Quote the lines below from the one containing "Escolares de primaria" to the final line, both ends included; exclude the pictures.

[Opening Record extracts section]

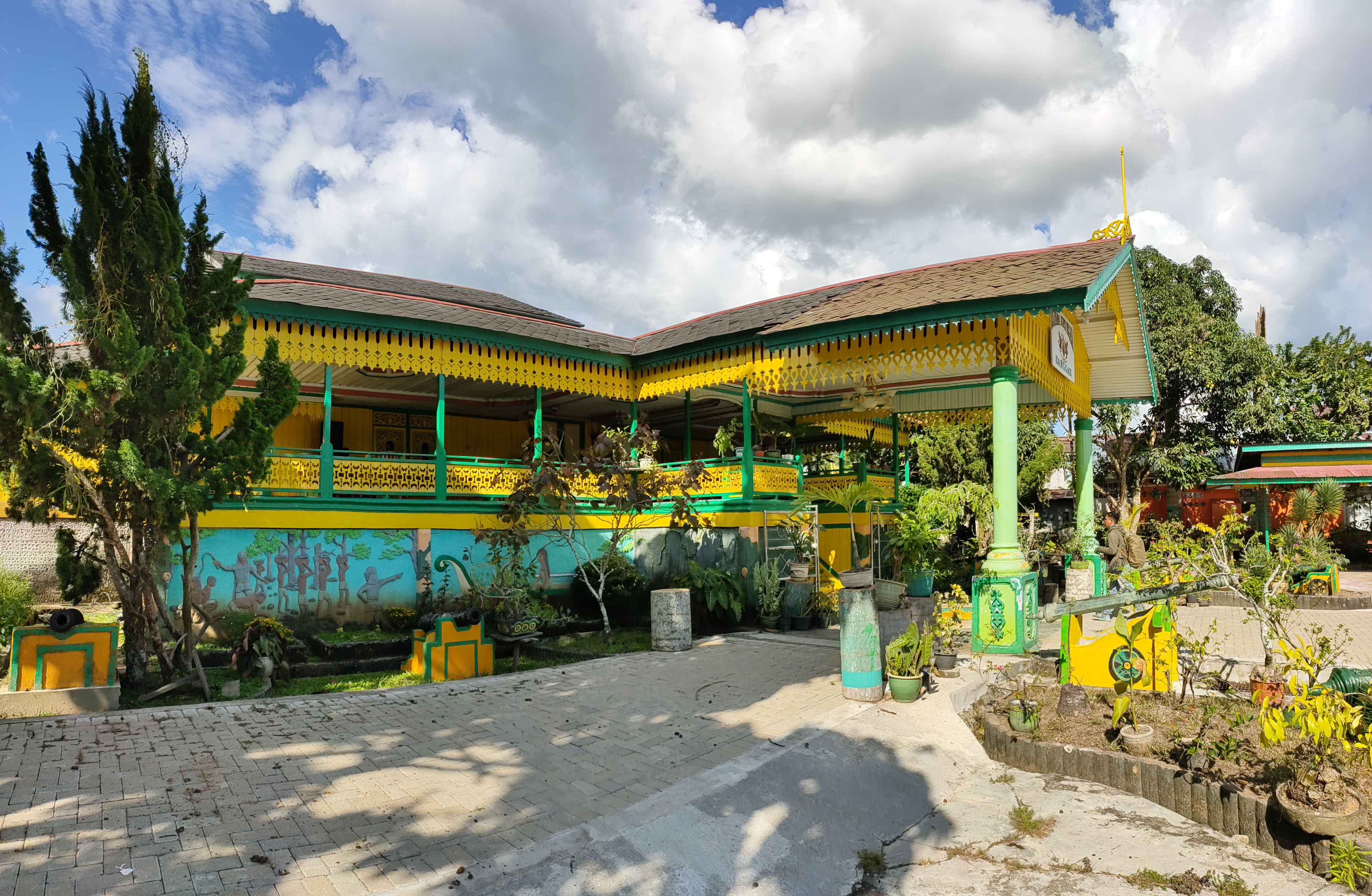 Istana Surya Negara Kerajaan Sanggau di Kabupaten Sanggau, Kalimantan Barat
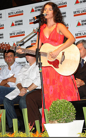 A cantora e compositora Paula Fernandes foi convidada pelo prefeito Maroca para se apresentar no evento em que foi celebrado convênio entre prefeitura e governo do estado. Paula Fernandes, cantora de renome nacional, homenageou a a cidade e também o estado de Minas Gerais na presença do prefeito Maroca, governador Aécio Neves, vice-governador Antonio Anastasia, prefeitos da região e tantas outras lideranças. Data: 20 de março Local: Estação Brasil Créditos: Quim Drummond
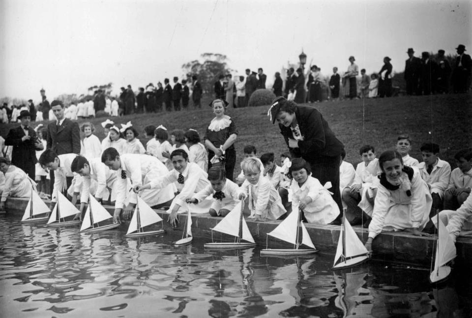 Escolares de primaria lanzan veleros a escala en la fuente de Plaza Urquiza, hoy llamada Plaza Rubén Darío. Buenos Aires, Argentina.
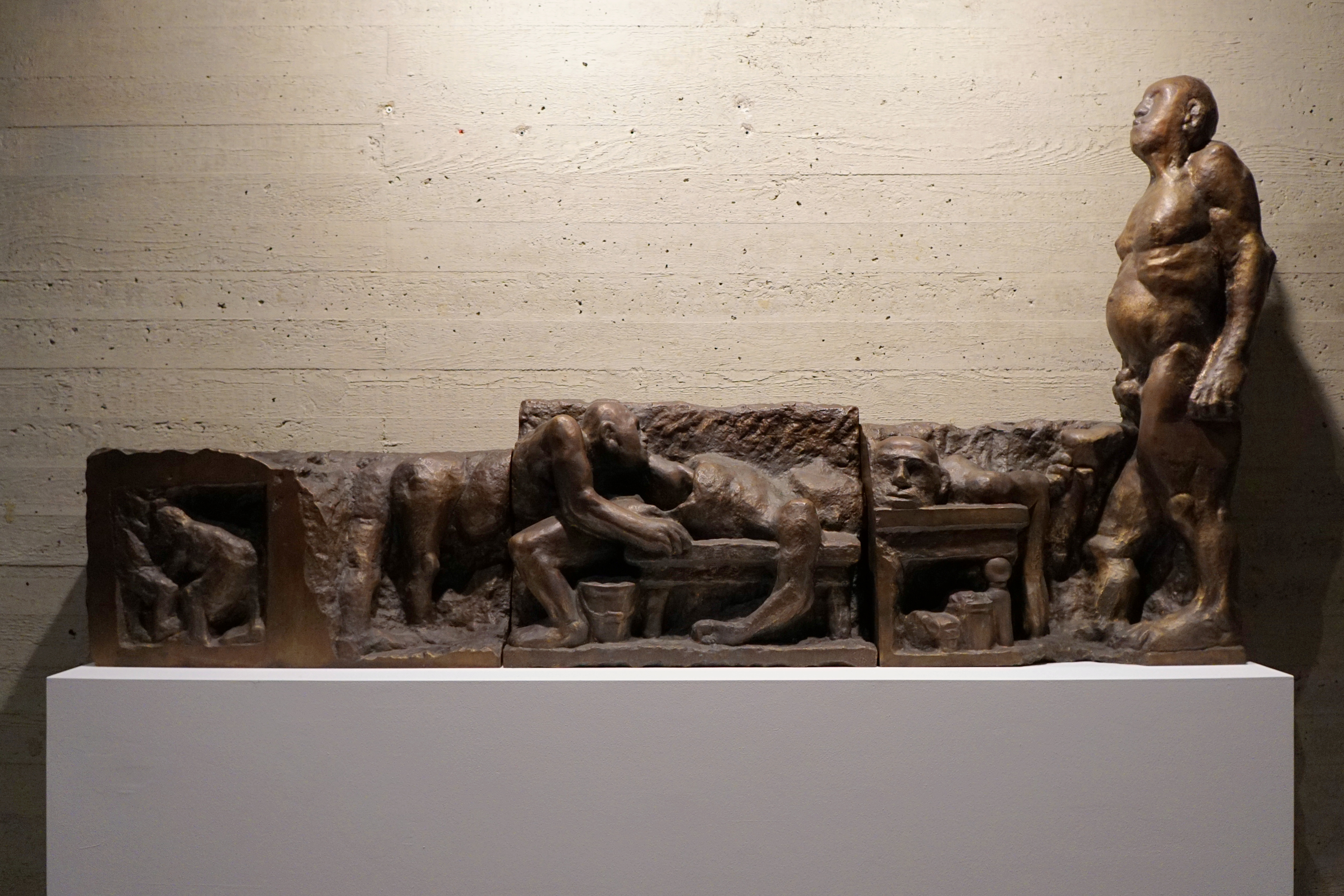 Der Haarmann-Fries des Bildhauers Alfred Hrdlicka im Sprengel Museum in Hannover. Das Foto wurde ohne Blitz und ohne Stativ aufgenommen und entspricht somit den Vorgaben aus den Besucherinformationen des Museums.
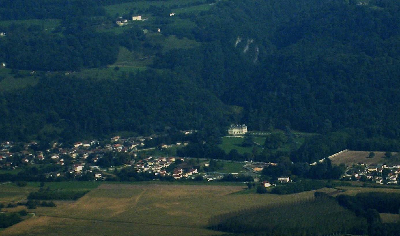 Tencin vu depuis St Hilaire du Touvet pendant la Coupe Icare 2008.
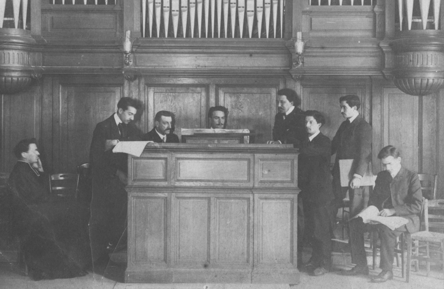 Un cours d'orgue à la Scola Cantorum. Decaux est le troisième en partant de la gauche.

[Closing Record extracts section]

Solution for this task.
 Escolares de primaria lanzan veleros a escala en la fuente de Plaza Urquiza, hoy llamada Plaza Rubén Darío. Buenos Aires, Argentina.
 Der Haarmann-Fries des Bildhauers Alfred Hrdlicka im Sprengel Museum in Hannover. Das Foto wurde ohne Blitz und ohne Stativ aufgenommen und entspricht somit den Vorgaben aus den Besucherinformationen des Museums.
 Tencin vu depuis St Hilaire du Touvet pendant la Coupe Icare 2008.
 Un cours d'orgue à la Scola Cantorum. Decaux est le troisième en partant de la gauche.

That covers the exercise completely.